Another soldier, Dmytro Kurylovich, fighting in eastern Ukraine with the National Guard, identified air defense and artillery as top priorities.

“First of all, we need air defense systems and artillery shells […] All big cities need air defense systems. Artillery is needed so that we can conduct a counter-offensive and fight back. If we have enough artillery, we will be able to liberate our territories faster and change the situation at the front,” he said in an audio message to CNN.

“Morale changes depending on whether there is ammunition,” he added, throwing into sharp relief the impact on Ukraine’s soldiers of being outgunned by Russian forces ten to one – a ratio recently reported by Ukraine’s president in an interview.

The intelligence officer Bankir also described how frontline soldiers would feel more secure knowing the rest of the country was better protected from Russian missile strikes.

“We need air defense systems. Here at the front, we need to be sure that our families in the back are protected and safe. Then we can fight,” he said.

People in Kyiv told CNN they were grateful for the vote but some were also sanguine about what it said about Ukraine’s dependence on outside help to survive.

Yulia, 32, thanked US lawmakers for their support but said delays had resulted in unnecessary deaths on the front lines as well as in the country’s major towns and cities. She also highlighted a widespread concern among Ukrainians that conflicts in other parts of the world have put Ukraine’s plight in the shadows.

“It is essential that the issue of assistance to Ukraine does not become secondary to the war in Israel, meaning we fade into the background. It is important that the aid does not stop, important that it continues,” she said.

Roman, 49, was even more circumspect, describing his frustrations with Ukraine’s reliance on Western support. He referenced a decision taken in 1994, shortly after independence, when Kyiv gave up the nuclear weapons stationed on its territory during Soviet times – now seen by many Ukrainians as a calamitous mistake.

“It seems to me that this [vote on military aid] should not have taken this long. Back in the day, Ukraine gave up nuclear weapons under pressure from the United States, and it was under US pressure that we destroyed all our aviation and handed some of it over to Russia. It is these aircraft that are now launching missile strikes against our country – missiles that we handed over to Russia,” he said, adding that US pressure back then meant Washington should feel an obligation to help Ukraine now.

“The war has taught us not to trust anyone. We became realists and fatalists a long time ago. I will believe that there is aid when it actually enters Ukraine,” he added.

Hanna, 42, was more upbeat.

“At last! We have been waiting for this for so long. The last six months have been very difficult, we lacked everything – equipment, ammunition, weapons. This is not only Ukraine’s war. It is a war of the entire world,” she said.

Danylo, 23, also struck a more positive note, saying the entire country felt relief knowing US military aid would likely start flowing again after the House vote.

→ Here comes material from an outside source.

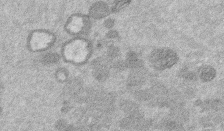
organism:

“All Ukrainians have been waiting for this bill to finally pass. Ukraine has been without American aid for a long time. Without US assistance, Ukraine has little chance of success on the battlefield,” he said.

“We hope that after the adoption of this law, Ukraine will seize the initiative and save as many human lives as possible and finally be able to liberate our lands from Russian occupation.”

An expression of Ukrainian relief also came at Kyiv’s National Palace of Arts on Saturday evening. In a break between songs at a concert given by popular singers Oleksandr Ponomariov and Mykhailo Khoma, the event emcee took to the stage to announce the result of the US House vote.

The news triggered cheering among the three thousand plus audience and a sustained round of applause.